→ **WHAT YOU WILL DO**
Would you print every entry below exactly as written, omitting the images?
•••
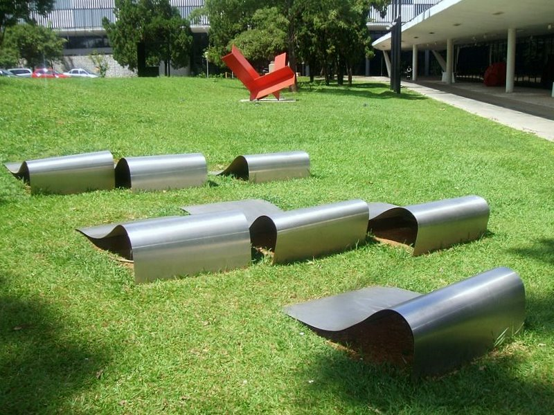 Amélia Toledo - Sete Ondas, 1995. Acervo do Museu de Arte Moderna de São Paulo, no Parque do Ibirapuera.
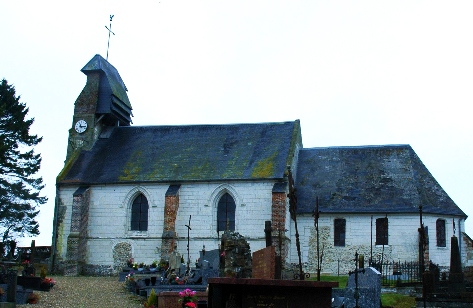 Machiel (Somme, France). L'église St-Pierre.
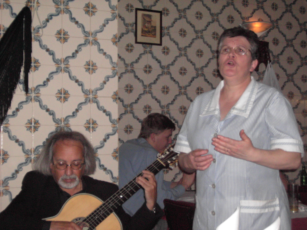 2005, Lisboa, Adega do Ribatejo - Maria, cuoca e fadista
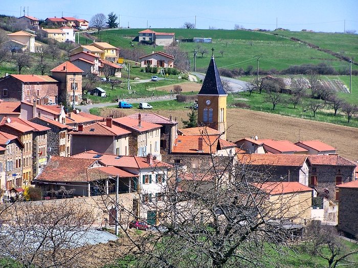 Vue sur Saint-Julien-sur-Bibost
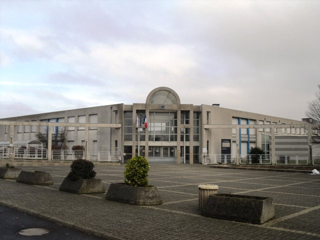 Le lycée Marguerite Yourcenar de Morangis (91)
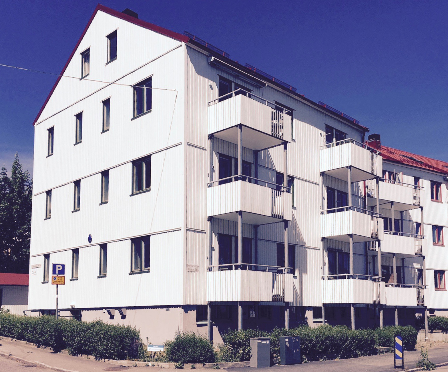 Sofiagatan 48A i Göteborg. Flerfamiljshus i kvarteret Helagsfjället ritat 1929-30 för HSB av arkitekterna Ingrid Wallberg och Alfred Roth.
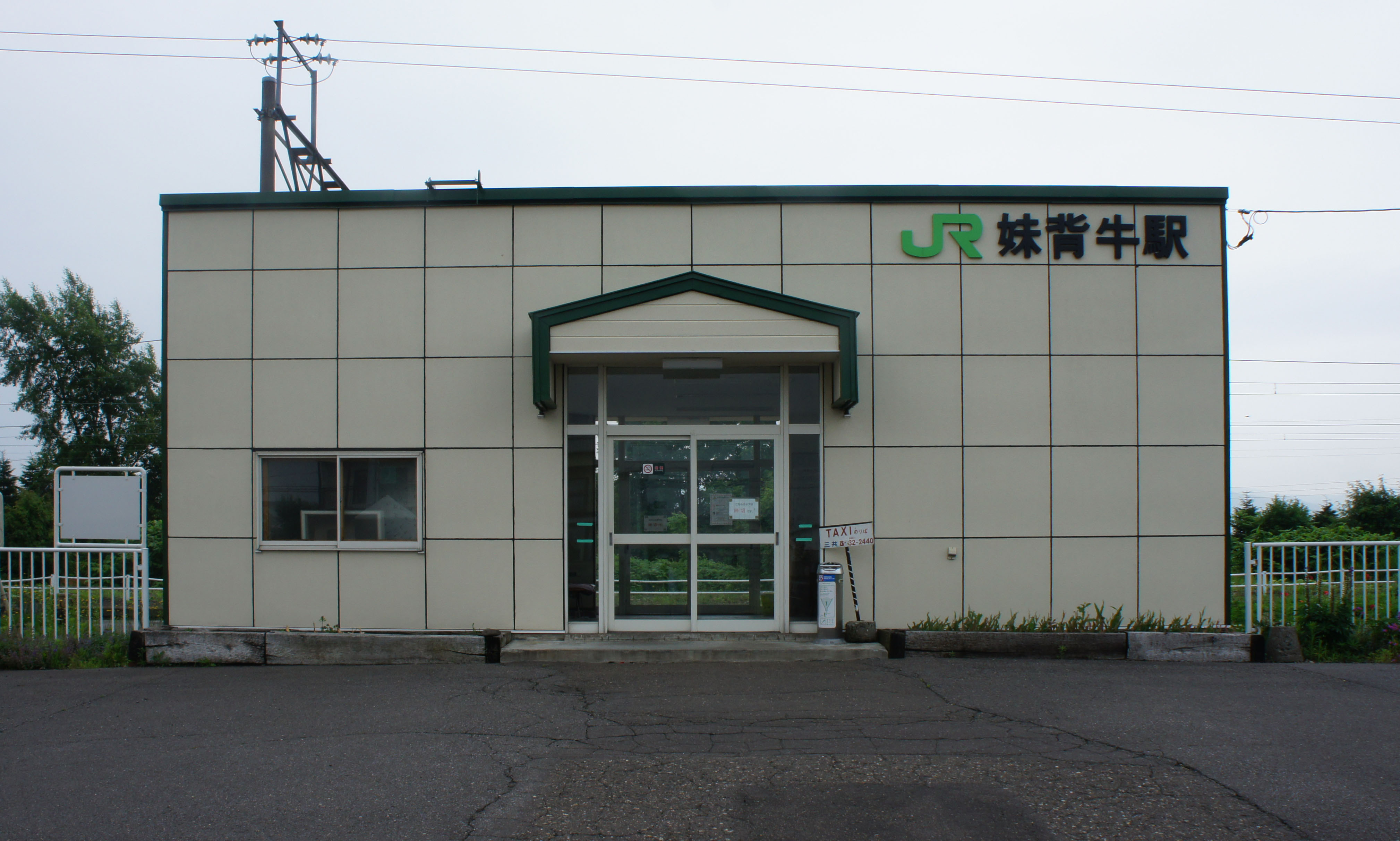 JR函館本線・妹背牛駅の駅舎 Sony NEX-3
•••
→ **EXERCISE SOLUTION**
 Amélia Toledo - Sete Ondas, 1995. Acervo do Museu de Arte Moderna de São Paulo, no Parque do Ibirapuera.
 Machiel (Somme, France). L'église St-Pierre.
 2005, Lisboa, Adega do Ribatejo - Maria, cuoca e fadista
 Vue sur Saint-Julien-sur-Bibost
 Le lycée Marguerite Yourcenar de Morangis (91)
 Sofiagatan 48A i Göteborg. Flerfamiljshus i kvarteret Helagsfjället ritat 1929-30 för HSB av arkitekterna Ingrid Wallberg och Alfred Roth.
 JR函館本線・妹背牛駅の駅舎 Sony NEX-3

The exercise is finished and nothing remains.